Whitewater is the enemy of line tension. A broken wave pushes you shoreward faster than your kite can pull you out, so your lines go slack, the kite falls, and now you're a swimmer in the break with a kite downwind. That's how wave sessions turn bad, and it starts with slack lines, not the wave.

Get through it, don't sit in it. Riding out, aim for the channel where the waves aren't breaking. If you must cross whitewater, cross it with speed and the kite low and forward to keep tension on. Hit it slow and side-on and it will knock you flat.

If you're getting worked, ditch the board. Boards float and wash in; kites in the impact zone get pounded and torn. Let the board go, keep your kite flying, and body-drag out the side. Wave riders lose boards routinely and think nothing of it.

Directional or twintip

You can ride waves on a twintip, and you should try it first. It's the board you know, and it lets you learn where to put the kite and how a wave feels without adding a new stance. What it won't do is hold a rail line on a steep face. Twintips are symmetrical and flat, so they skip and slide where a wave board bites.

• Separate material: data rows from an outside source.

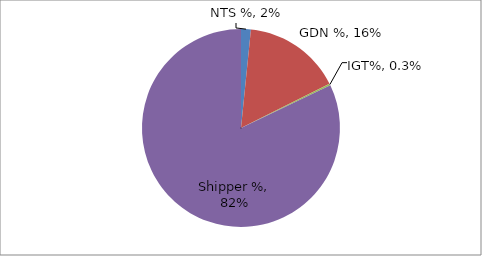
| Category | Series 0 |
|---|---|
| NTS % | 0.016 |
| GDN % | 0.16 |
| IGT% | 0.003 |
| Shipper % | 0.821 |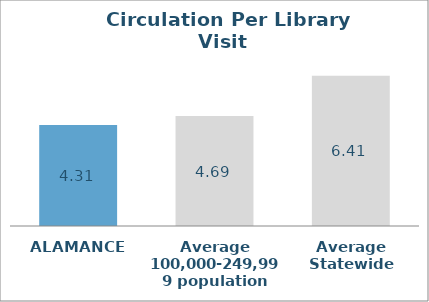
| Category | Series 0 |
|---|---|
| ALAMANCE | 4.309 |
| Average 100,000-249,999 population | 4.69 |
| Average Statewide | 6.409 |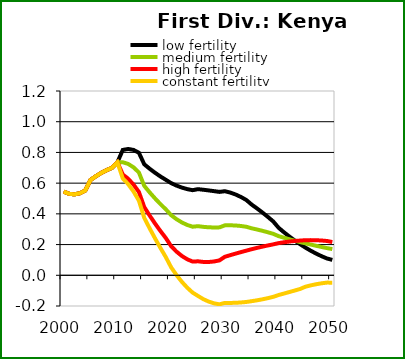
| Category | low fertility | medium fertility | high fertility | constant fertility |
|---|---|---|---|---|
| 2000.0 | 0.545 | 0.545 | 0.545 | 0.545 |
| 2001.0 | 0.531 | 0.531 | 0.531 | 0.531 |
| 2002.0 | 0.527 | 0.527 | 0.527 | 0.527 |
| 2003.0 | 0.534 | 0.534 | 0.534 | 0.534 |
| 2004.0 | 0.551 | 0.551 | 0.551 | 0.551 |
| 2005.0 | 0.621 | 0.621 | 0.621 | 0.621 |
| 2006.0 | 0.645 | 0.645 | 0.645 | 0.645 |
| 2007.0 | 0.667 | 0.667 | 0.667 | 0.667 |
| 2008.0 | 0.685 | 0.685 | 0.685 | 0.685 |
| 2009.0 | 0.7 | 0.7 | 0.7 | 0.7 |
| 2010.0 | 0.736 | 0.736 | 0.736 | 0.736 |
| 2011.0 | 0.816 | 0.736 | 0.656 | 0.631 |
| 2012.0 | 0.822 | 0.725 | 0.629 | 0.594 |
| 2013.0 | 0.816 | 0.703 | 0.591 | 0.545 |
| 2014.0 | 0.798 | 0.669 | 0.542 | 0.486 |
| 2015.0 | 0.723 | 0.582 | 0.444 | 0.373 |
| 2016.0 | 0.694 | 0.54 | 0.389 | 0.306 |
| 2017.0 | 0.668 | 0.501 | 0.337 | 0.241 |
| 2018.0 | 0.644 | 0.464 | 0.288 | 0.178 |
| 2019.0 | 0.622 | 0.43 | 0.243 | 0.119 |
| 2020.0 | 0.6 | 0.392 | 0.19 | 0.052 |
| 2021.0 | 0.584 | 0.365 | 0.154 | 0.002 |
| 2022.0 | 0.571 | 0.344 | 0.126 | -0.043 |
| 2023.0 | 0.561 | 0.328 | 0.104 | -0.081 |
| 2024.0 | 0.554 | 0.316 | 0.089 | -0.113 |
| 2025.0 | 0.561 | 0.32 | 0.091 | -0.135 |
| 2026.0 | 0.557 | 0.315 | 0.087 | -0.155 |
| 2027.0 | 0.553 | 0.313 | 0.087 | -0.172 |
| 2028.0 | 0.548 | 0.311 | 0.09 | -0.183 |
| 2029.0 | 0.543 | 0.312 | 0.097 | -0.189 |
| 2030.0 | 0.548 | 0.325 | 0.12 | -0.18 |
| 2031.0 | 0.539 | 0.326 | 0.131 | -0.18 |
| 2032.0 | 0.526 | 0.324 | 0.141 | -0.179 |
| 2033.0 | 0.51 | 0.321 | 0.151 | -0.177 |
| 2034.0 | 0.49 | 0.316 | 0.16 | -0.174 |
| 2035.0 | 0.46 | 0.306 | 0.17 | -0.168 |
| 2036.0 | 0.435 | 0.298 | 0.179 | -0.163 |
| 2037.0 | 0.408 | 0.29 | 0.187 | -0.156 |
| 2038.0 | 0.38 | 0.28 | 0.194 | -0.149 |
| 2039.0 | 0.351 | 0.27 | 0.201 | -0.14 |
| 2040.0 | 0.309 | 0.255 | 0.209 | -0.128 |
| 2041.0 | 0.28 | 0.245 | 0.215 | -0.119 |
| 2042.0 | 0.252 | 0.235 | 0.22 | -0.109 |
| 2043.0 | 0.227 | 0.225 | 0.223 | -0.099 |
| 2044.0 | 0.203 | 0.216 | 0.226 | -0.089 |
| 2045.0 | 0.18 | 0.208 | 0.228 | -0.074 |
| 2046.0 | 0.16 | 0.2 | 0.229 | -0.066 |
| 2047.0 | 0.141 | 0.192 | 0.228 | -0.058 |
| 2048.0 | 0.124 | 0.184 | 0.226 | -0.052 |
| 2049.0 | 0.109 | 0.177 | 0.223 | -0.048 |
| 2050.0 | 0.1 | 0.171 | 0.217 | -0.048 |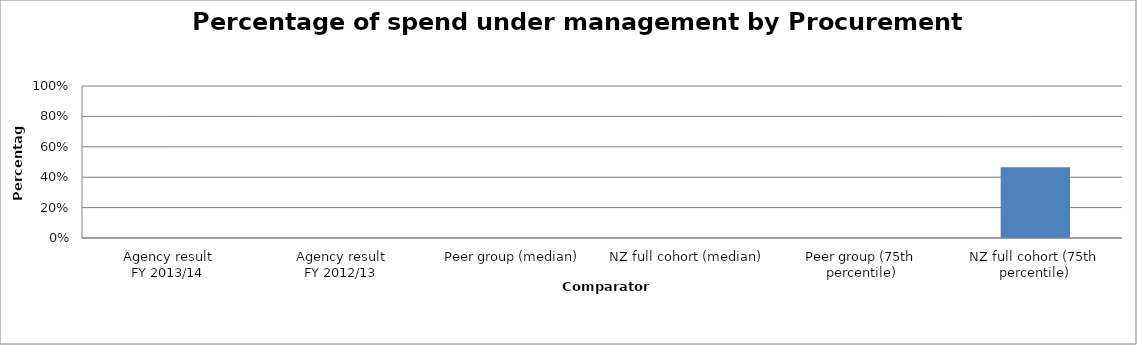
| Category | Series 0 |
|---|---|
| Agency result
FY 2013/14 | 0 |
| Agency result
FY 2012/13 | 0 |
| Peer group (median) | 0 |
| NZ full cohort (median) | 0 |
| Peer group (75th percentile) | 0 |
| NZ full cohort (75th percentile) | 0.465 |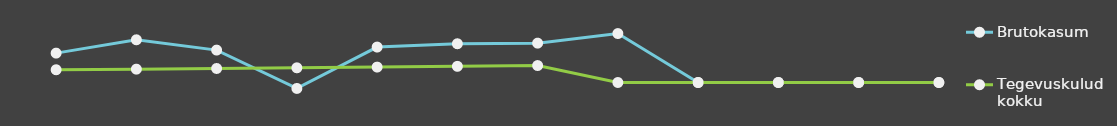
| Category | Brutokasum | Tegevuskulud kokku |
|---|---|---|
| 0 | 25000 | 10841 |
| 1 | 36348 | 11367.25 |
| 2 | 27562 | 11919.82 |
| 3 | -5059.5 | 12500.01 |
| 4 | 30153.18 | 13109.21 |
| 5 | 32964.45 | 13748.86 |
| 6 | 33502.87 | 14420.51 |
| 7 | 41646 | 0 |
| 8 | 0 | 0 |
| 9 | 0 | 0 |
| 10 | 0 | 0 |
| 11 | 0 | 0 |

A directional turns the wave into the point. It has a nose and a tail, real rocker and a surfboard's rails, so it holds a line through a bottom turn and carves rather than skids. The trade is that you must transition properly at each end, and ride it toe-side or switch your feet. A directional makes the wave riding easier and everything else harder for a few sessions.

The stance is the real change. Your weight lives over the back foot through turns and shifts forward to drive down the line, which is surfing, not kiting. If you've surfed at all, this arrives fast.

When it goes wrong

The wave keeps passing underneath you. You're too slow, or too far up the face when it arrives. Angle further downwind and build speed before it gets to you. Waves don't wait, and you can't accelerate onto one from a standstill.

You get pulled off the top and over the back. Your kite drifted up to 12 and it's lifting you off the face. This is the default failure, pure habit from flat water. Check the kite is down at 10 or 2 before you commit, then leave your hands alone.

Your bottom turn washes out and you slide. Either you're on a twintip asking for a rail it doesn't have, or you turned with your shoulders instead of your weight. Drive through the back foot, look up the face at where you want to end up, and let the board follow your eyes.

Your lines go slack and the kite falls. The wave accelerated you toward the kite. Steer it forward and low, keep it moving through the window rather than parked, and if the whitewater has you, get the kite moving before it drops. A slowly weaving kite holds pressure a dead-parked one loses.

Next session, one focus: put the kite at 10 or 2 as you drop in and do not move your hands until the wave is done. One wave, hands frozen. It will feel wrong and it will work. When it clicks, the classifieds are the cheapest way into a second-hand directional, and the how-to library covers the transitions you'll need on one.

Do I need a smaller kite for waves?

Usually slightly, yes, because you want less power and better drift, not more grunt. A kite that sits forward and low without hauling you off the face is worth more here than one with a big low end. Kites that drift well, staying pressurised as you ride toward them, make wave riding much easier.

Straps or strapless on a directional?

Straps to start. They keep your feet located while you learn where they should be, and a wipeout doesn't cost you the board. Strapless is the purer version and the harder one, and it's much easier once your bottom turn already works with your feet held in place.

Can I learn wave riding in onshore wind?

You can ride, but you'll learn slowly. Onshore wind pushes the same way as the wave, so you're constantly running out of face and ending up in whitewater near the beach. One good side-shore day teaches more than five onshore ones.

How small is small enough for a first go?

Waist high is plenty. The mechanics of dropping in, setting the kite forward and driving a bottom turn are identical at waist high and double overhead; only the consequences change. Learn the sequence where a mistake means a tumble rather than a hold-down.